Starting October 15, Medicare Advantage renewal period begins. During this time, you can compare your current plan with the plans announced by Sharo and, if necessary, switch to a better plan.
We spoke to John Kim Insurance, which has been handling Medicare insurance in Northern California for the past 20 years, about the major changes this year. There will be significant changes in 2025, both in the Dual Eligible Special Needs Plan (D-SNP) and in the prescription drug sector.
The scope of D-SNP (Medicare and Medi-Cal) benefits will be expanded, with a significantly increased monthly income limit of $1,752 for singles and $2,372 for couples, and no asset limit. Therefore, it will be a good opportunity for those who are burdened with Medicare Part B premiums.
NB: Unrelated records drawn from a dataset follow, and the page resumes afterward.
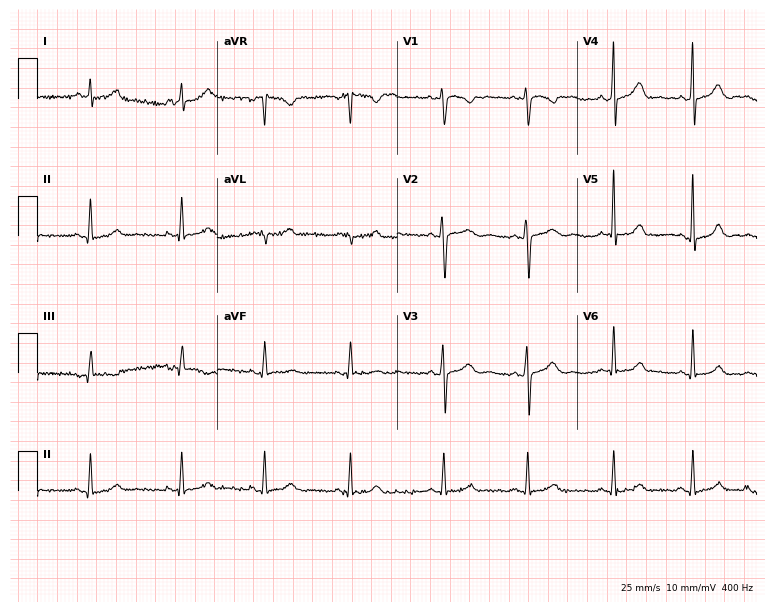
Resting 12-lead electrocardiogram. Patient: a female, 19 years old. None of these six findings is recorded: first-degree AV block, right bundle branch block, left bundle branch block, sinus bradycardia, atrial fibrillation, sinus tachycardia.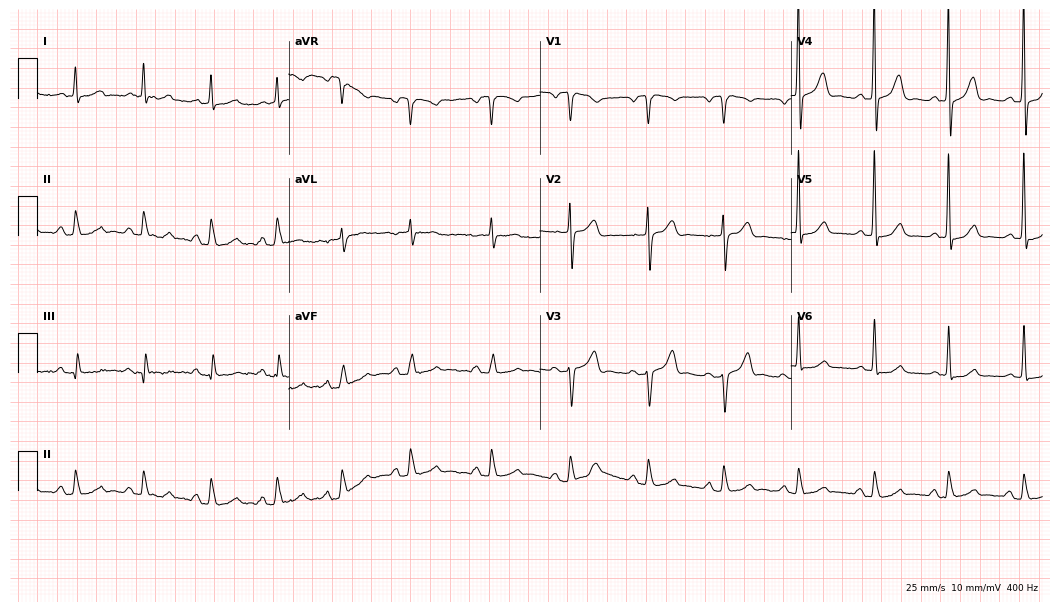
Resting 12-lead electrocardiogram (10.2-second recording at 400 Hz). Patient: a male, 56 years old. Read as a normal ECG.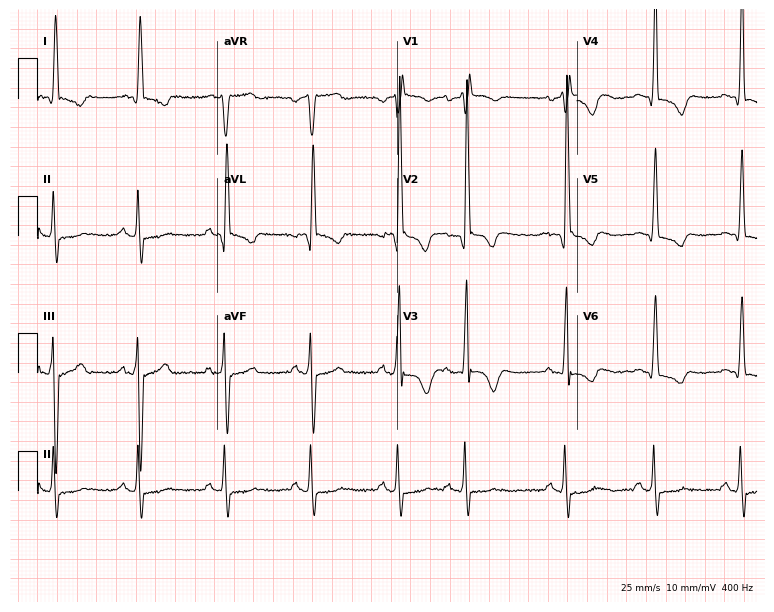
ECG (7.3-second recording at 400 Hz) — a female, 79 years old. Screened for six findings — first-degree AV block, right bundle branch block (RBBB), left bundle branch block (LBBB), sinus bradycardia, atrial fibrillation (AF), sinus tachycardia — none is recorded.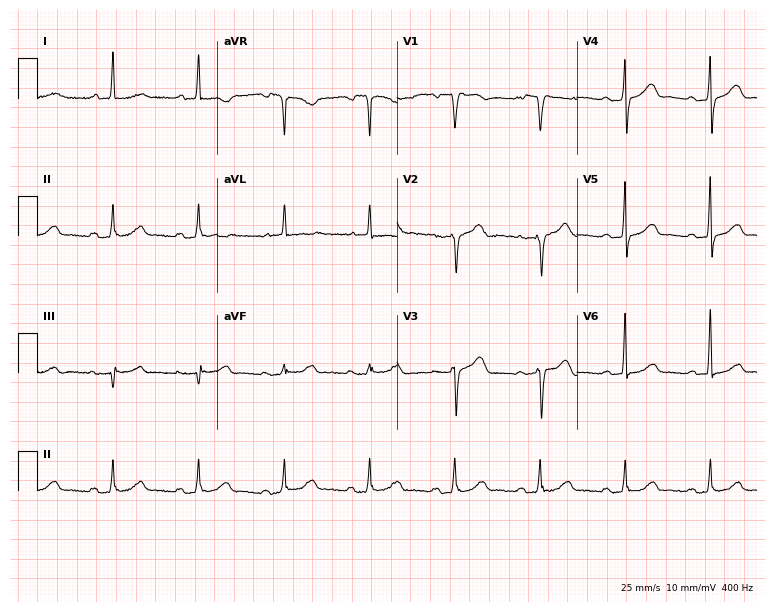
12-lead ECG (7.3-second recording at 400 Hz) from a 76-year-old man. Labelled as a normal ECG.

The coverage gap, known as the donut hole, will be eliminated by setting a $2,000 cap on out-of-pocket expenses for beneficiaries, even if they are not Medi-Cal beneficiaries. In other words, once a beneficiary’s out-of-pocket expenses reach $2,000, the initial coverage phase will be over, and the beneficiary will reach a catastrophic level where they will not pay anything.
Currently, if you sign up for additional insurance such as Part C, there is no deductible or the initial coverage amount, which is equivalent to 25%, is significantly reduced. For example, there is no or very low copayment for Tier 1 and Tier 2 prescription drugs. Also, starting in 2025, Part D insurers must offer all enrolees the option to pay their share of the cost (including deductible, copayment, and copayment) in monthly instalments over the plan year, rather than paying the full amount at the time of service (e.g., at the pharmacy).
This program is available to all enrolees, but it may be more beneficial for those who have a high out-of-pocket cost early in the plan year. Since Medicare insurance, including Medicare Advantage Insurance, offers a variety of options depending on each enrolee’s situation, it is important to discuss it directly with your agent, said John Kim.